PURPOSE:In preparation of dimethyl carbonate through methyl formate by reacting phosgene with methanol, to carry out the reaction in a short time in high purity, by circulating the unreacted alcohol and methyl chloroformate by distillation operation, using them. CONSTITUTION:Excess methanol is reacted with phosgene at a temperature <= the boiling point of phosgene, to obtain a reaction product comprising methyl chloroformate as a main product. The unreacted alcohol and methyl chloroformate, distillates at the top of column at the final stage, are recycled, mixed with the reaction product, a molar ratio of methanol to methyl chloroformate is made into 1.1-1.3:1, the temperature is raised to 50-65 deg.C, and they are mixed, to obtain dimethyl carbonate. The reaction product is further distilled, high- purity dimethyl carbonate is obtained from the bottom of column, an azeotropic mixture of methanol and dimethyl carbonate and methyl chloroformate are recovered from the top of column, and they are circulated to the previous stage. EFFECT:Since the reaction time of the second process can be shortened, a small- sized reactor will suffice.

Description

DETAILED DESCRIPTION OF THE INVENTION The present invention relates to the production of dimethyl carbonate using phosgene and methanol as raw materials, and provides a novel process that can obtain highly pure dimethyl carbonate in a short time and can be carried out industrially advantageously. It is something.

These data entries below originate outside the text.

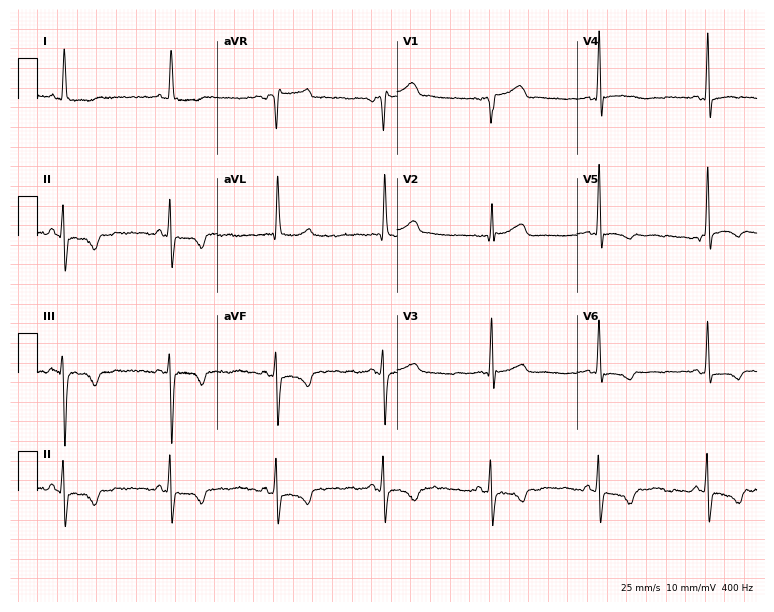
Standard 12-lead ECG recorded from a man, 71 years old. None of these six findings is recorded: first-degree AV block, right bundle branch block, left bundle branch block, sinus bradycardia, atrial fibrillation, sinus tachycardia. Findings outside these six are not listed.
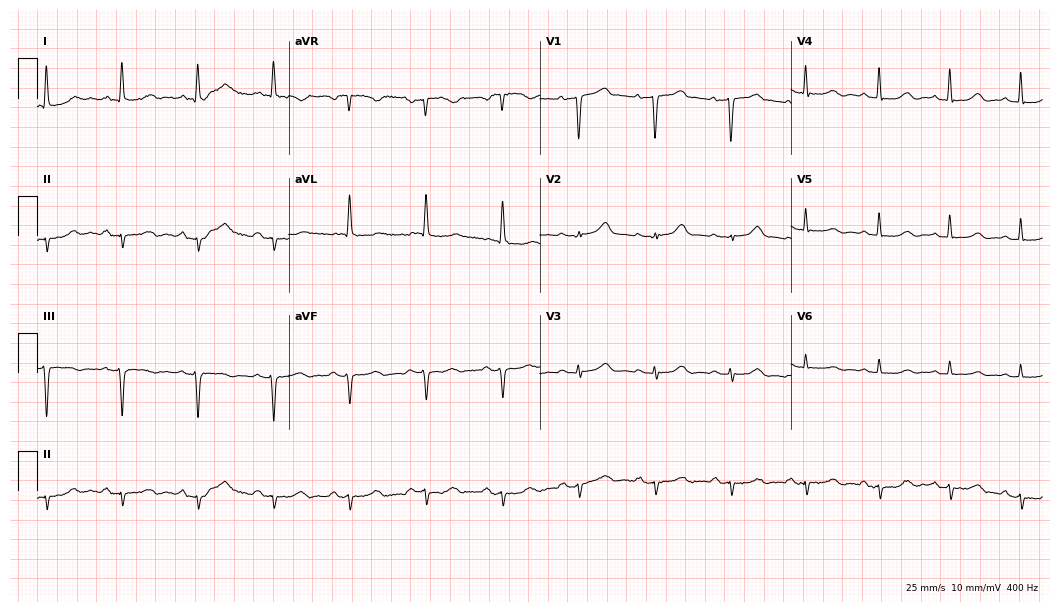
Resting 12-lead electrocardiogram. Patient: a 78-year-old female. None of these six findings is recorded: first-degree AV block, right bundle branch block, left bundle branch block, sinus bradycardia, atrial fibrillation, sinus tachycardia.
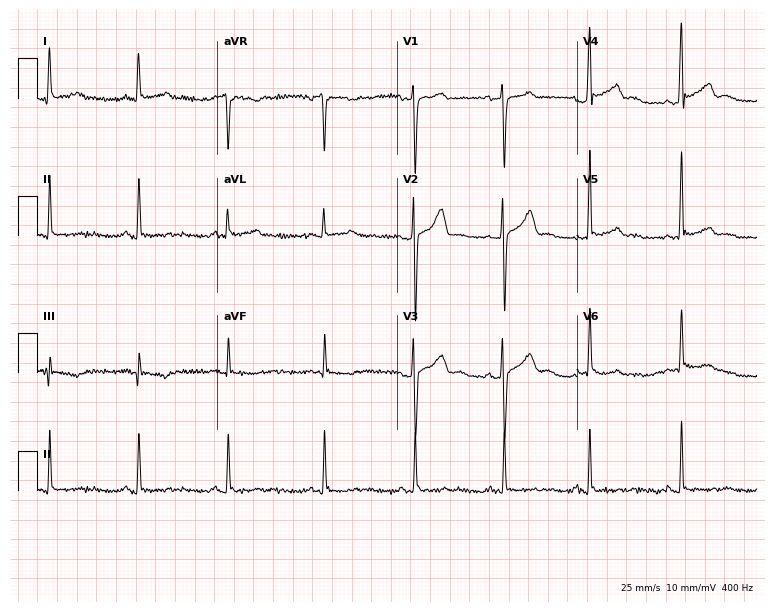
ECG (7.3-second recording at 400 Hz) — a 34-year-old male patient. Screened for six findings — first-degree AV block, right bundle branch block (RBBB), left bundle branch block (LBBB), sinus bradycardia, atrial fibrillation (AF), sinus tachycardia — none is recorded.
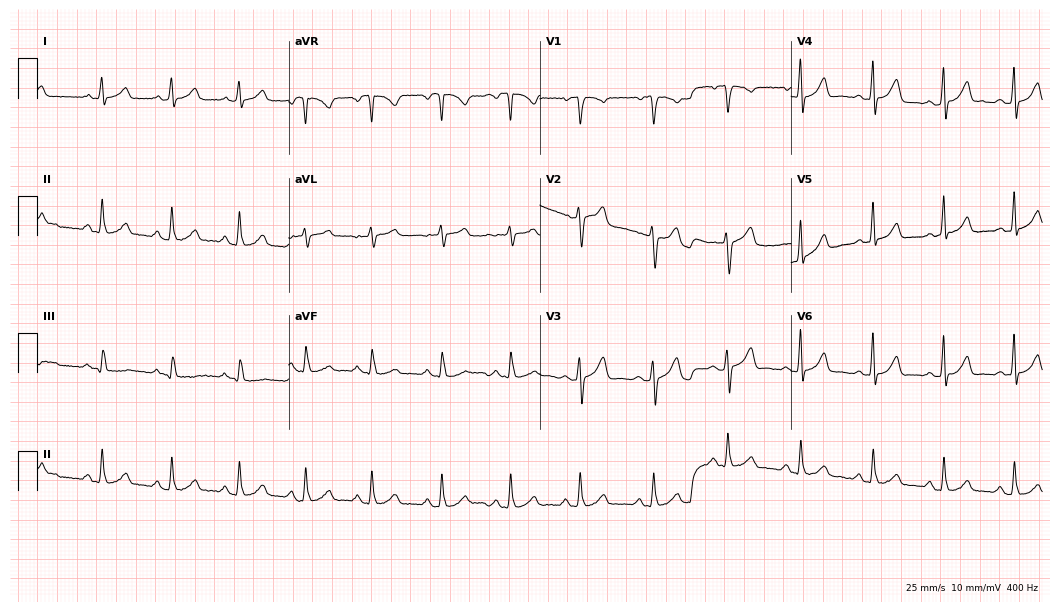
12-lead ECG from a 40-year-old man. Labelled as a normal ECG.
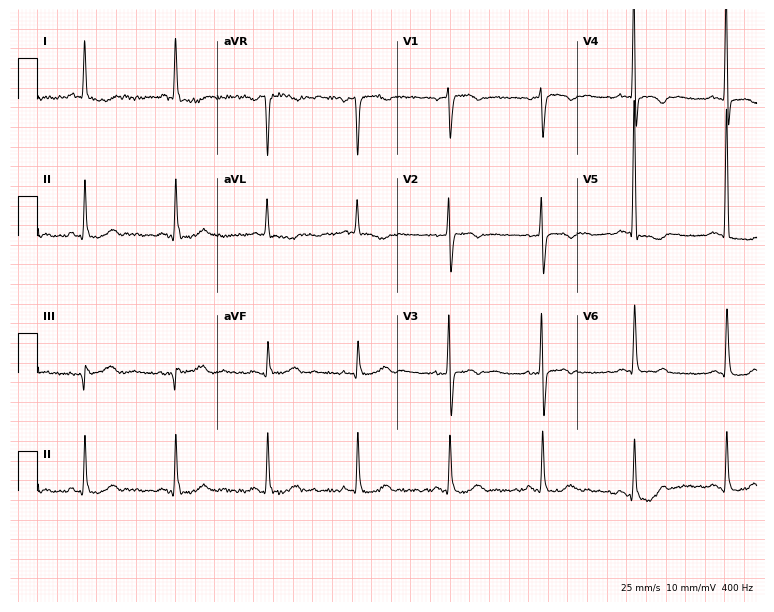
Resting 12-lead electrocardiogram (7.3-second recording at 400 Hz). Patient: a woman, 83 years old. None of these six findings is recorded: first-degree AV block, right bundle branch block, left bundle branch block, sinus bradycardia, atrial fibrillation, sinus tachycardia. Only these six findings were labelled.
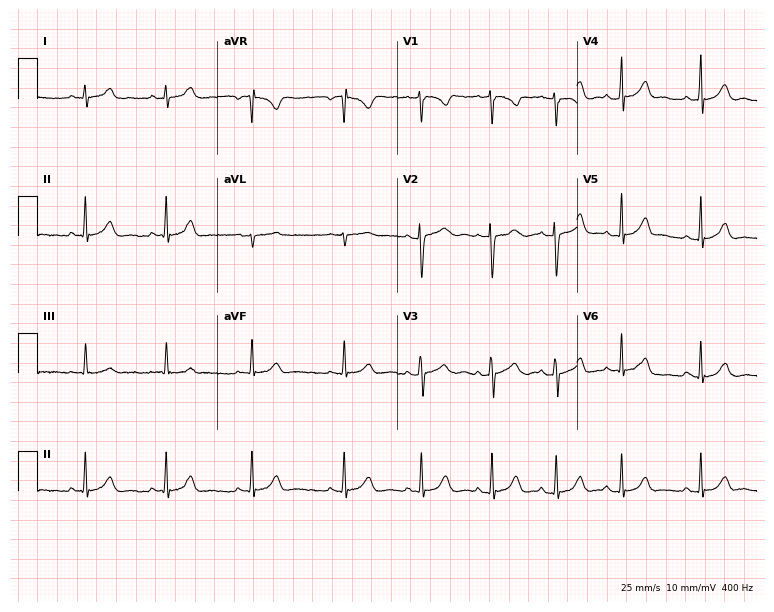
12-lead ECG from a 17-year-old female. Labelled as a normal ECG.
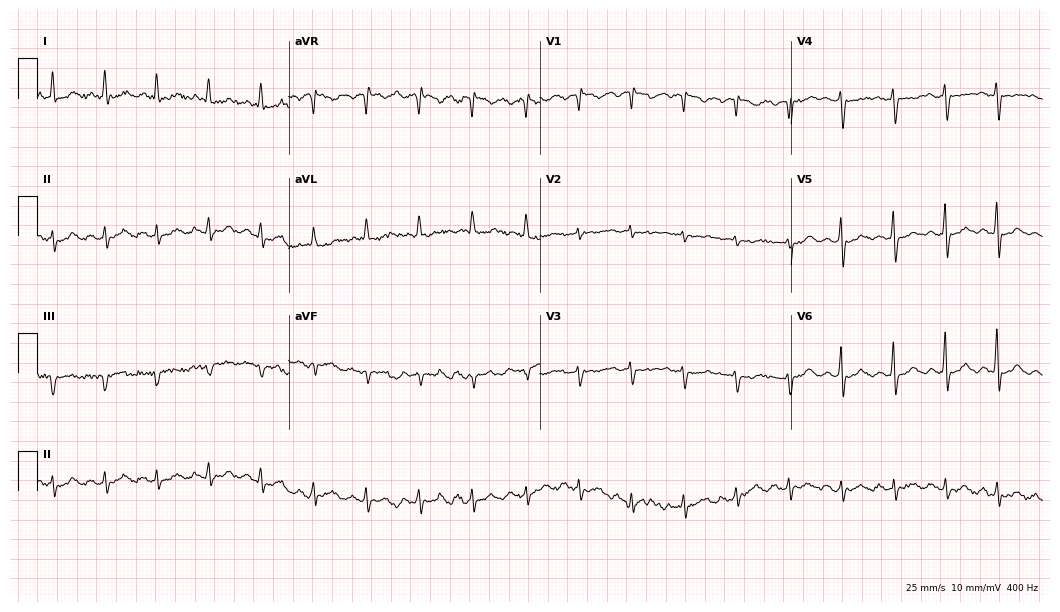
12-lead ECG from a 68-year-old female patient. Findings include sinus tachycardia (a sinus rate of 100 beats per minute or more).
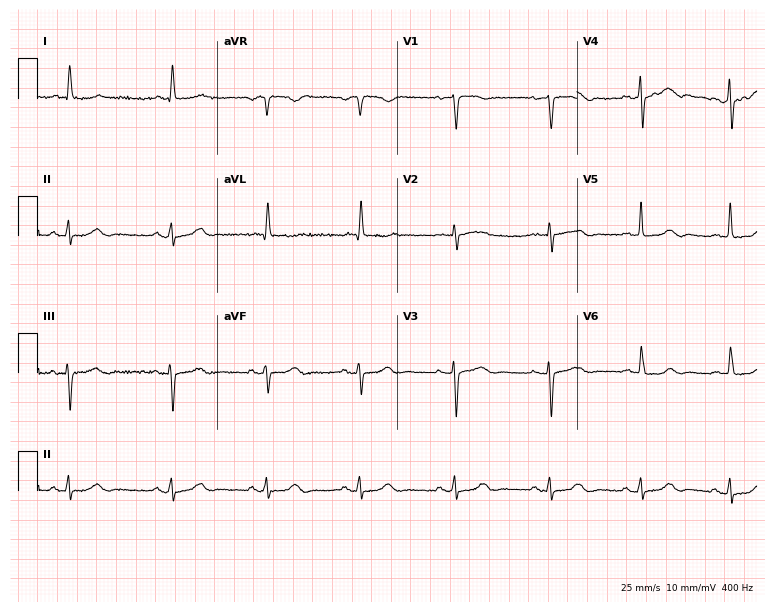
ECG (7.3-second recording at 400 Hz) — a female patient, 73 years old. Labelled as a normal ECG.

Dimethyl carbonate is an industrially very useful substance that is used as a solvent for the synthesis of agricultural chemicals and pharmaceutical raw materials, and for natural resins.

Several methods have been proposed for producing dimethyl carbonate, including synthesis using carbon oxide, methanol, and oxygen, but these have problems such as high reaction pressure and extremely slow reaction rate, making them industrially unsuitable. It is difficult to say that it is a manufacturing method.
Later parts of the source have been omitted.